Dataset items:
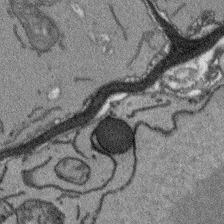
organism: Arabidopsis thaliana
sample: Root tip
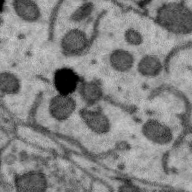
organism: Zebra finch
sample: Brain
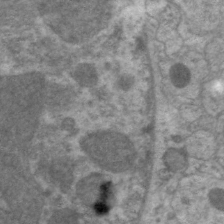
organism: C. elegans
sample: Pharynx
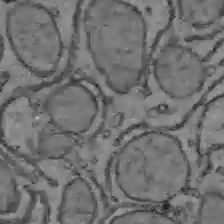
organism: C57BL Mouse
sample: Liver
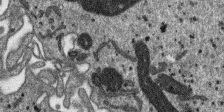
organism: Human
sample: Lung epithelial cells infected with SARS-CoV-2
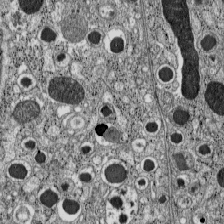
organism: C57BL Mouse
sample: Pancreatic islet
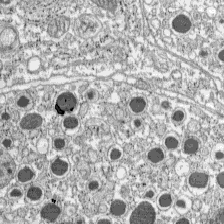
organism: C57BL Mouse
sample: Pancreatic islet
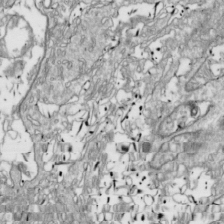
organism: Drosophila
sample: Cell division; meiosis; drosophila spermatocytes
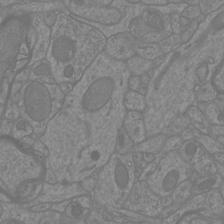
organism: Mouse
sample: Cortical neurons
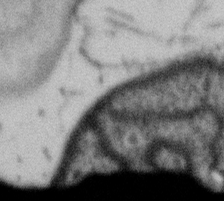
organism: Gemmata obscuriglobus
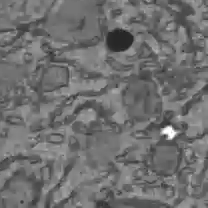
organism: C57BL Mouse
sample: Liver
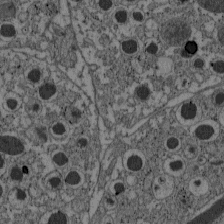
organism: C57BL Mouse
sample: Pancreatic islet
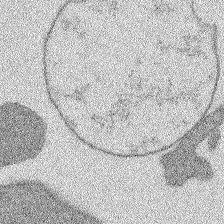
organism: Human
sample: HeLa cells
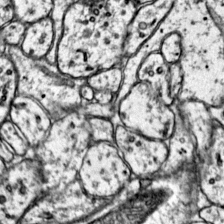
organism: Mouse
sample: Primary visual cortex
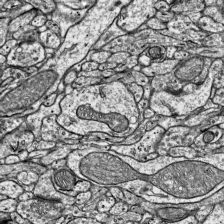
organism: Mouse
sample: Visual Cortex
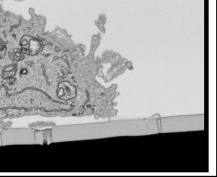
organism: Human
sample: Mitochondria in HCT116 cells
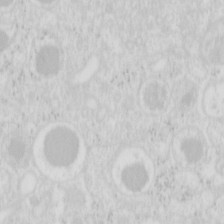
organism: Mouse
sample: Pancreas
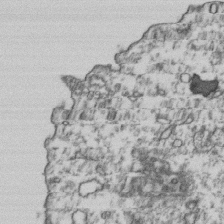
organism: Human
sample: Activated Jurkat CD4+ T cells
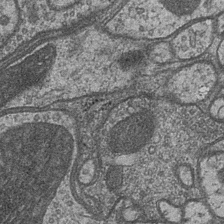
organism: Drosophila
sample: Optic medulla
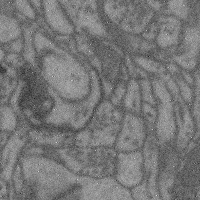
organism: Mouse
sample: Cerebral cortex
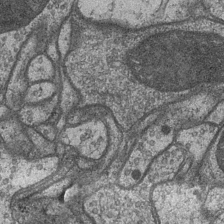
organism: Drosophila
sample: Optic medulla
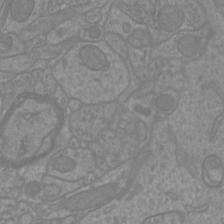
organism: Mouse
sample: Cortical neurons
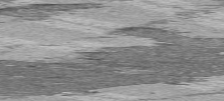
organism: C57BL Mouse
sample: Heart
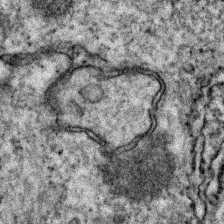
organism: Zebrafish
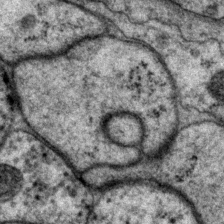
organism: P. pacificus
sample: Pharynx
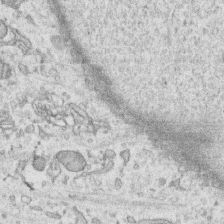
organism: Human
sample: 1205lu cells
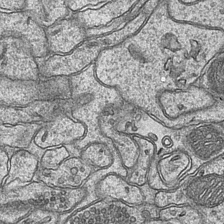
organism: Mouse
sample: CA1 Hippocampus
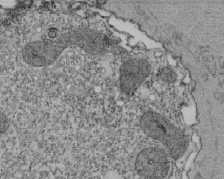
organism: Tetrahymena
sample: Cilia in tetrahymena
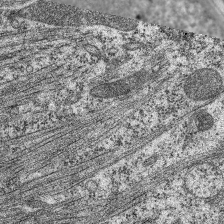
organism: C. elegans
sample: Pharynx
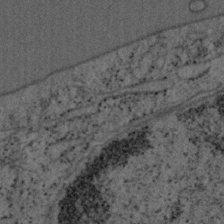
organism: Human
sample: HeLa cells
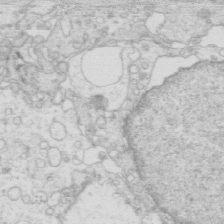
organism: Mouse
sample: Multiciliated cells
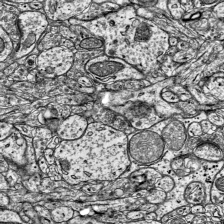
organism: Mouse
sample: Visual Cortex
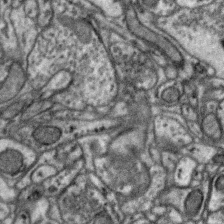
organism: Zebra finch
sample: Brain
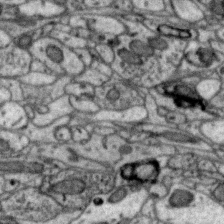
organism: Zebra finch
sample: Brain
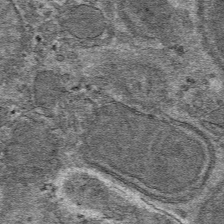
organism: Mouse
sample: Mouse hepatocytes
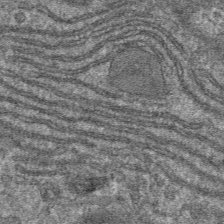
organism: Mouse
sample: Mouse hepatocytes
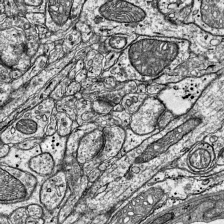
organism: Mouse
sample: Visual Cortex
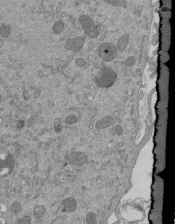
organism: Mouse
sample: ED-1 cell nuclei; centrioles
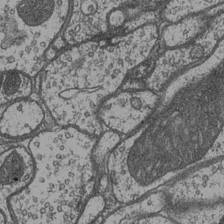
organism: Drosophila
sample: Optic medulla
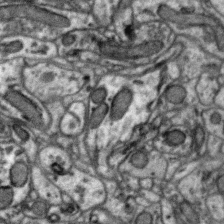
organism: Zebra finch
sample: Brain
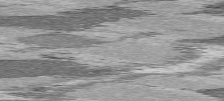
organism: C57BL Mouse
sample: Heart
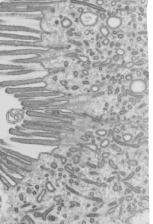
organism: Mouse
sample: Mouse epididymis efferent ductule cilia
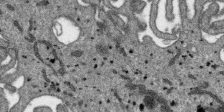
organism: Human
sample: Lung epithelial cells, uninfected (mock) control
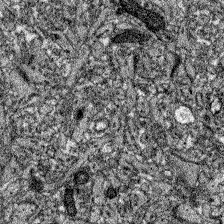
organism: Zebrafish
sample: Larval olfactory bulb
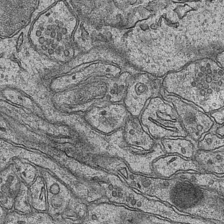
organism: Mouse
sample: CA1 Hippocampus
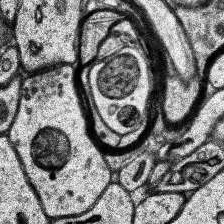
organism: Human
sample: Temporal Lobe
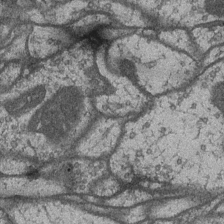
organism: Drosophila
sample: Optic medulla
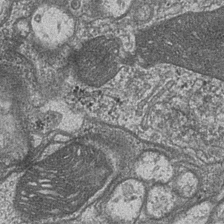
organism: Drosophila
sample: Optic medulla
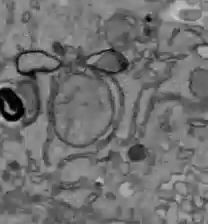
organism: C57BL Mouse
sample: Liver
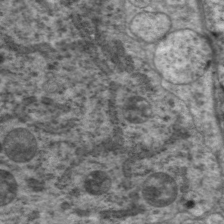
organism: C. elegans
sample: Pharynx
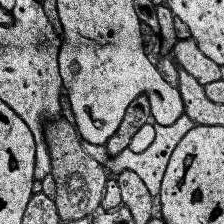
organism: Human
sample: Temporal Lobe
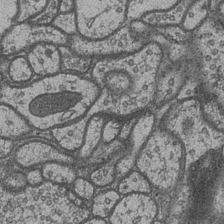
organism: Drosophila
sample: Optic medulla
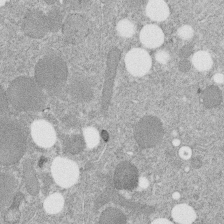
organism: C. elegans
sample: C. elegans embryo early stage
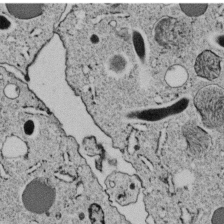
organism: C. elegans
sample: C. elegans embryo early stage
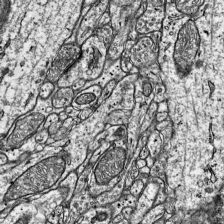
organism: Mouse
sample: Visual Cortex

▸ Task to complete
All lines from the start of the entries above through the line containing "organism: Gemmata obscuriglobus" are to be given again exactly; the pictures are not.

▸ Reply to the exercise
organism: Arabidopsis thaliana
sample: Root tip
organism: Zebra finch
sample: Brain
organism: C. elegans
sample: Pharynx
organism: C57BL Mouse
sample: Liver
organism: Human
sample: Lung epithelial cells infected with SARS-CoV-2
organism: C57BL Mouse
sample: Pancreatic islet
organism: C57BL Mouse
sample: Pancreatic islet
organism: Drosophila
sample: Cell division; meiosis; drosophila spermatocytes
organism: Mouse
sample: Cortical neurons
organism: Gemmata obscuriglobus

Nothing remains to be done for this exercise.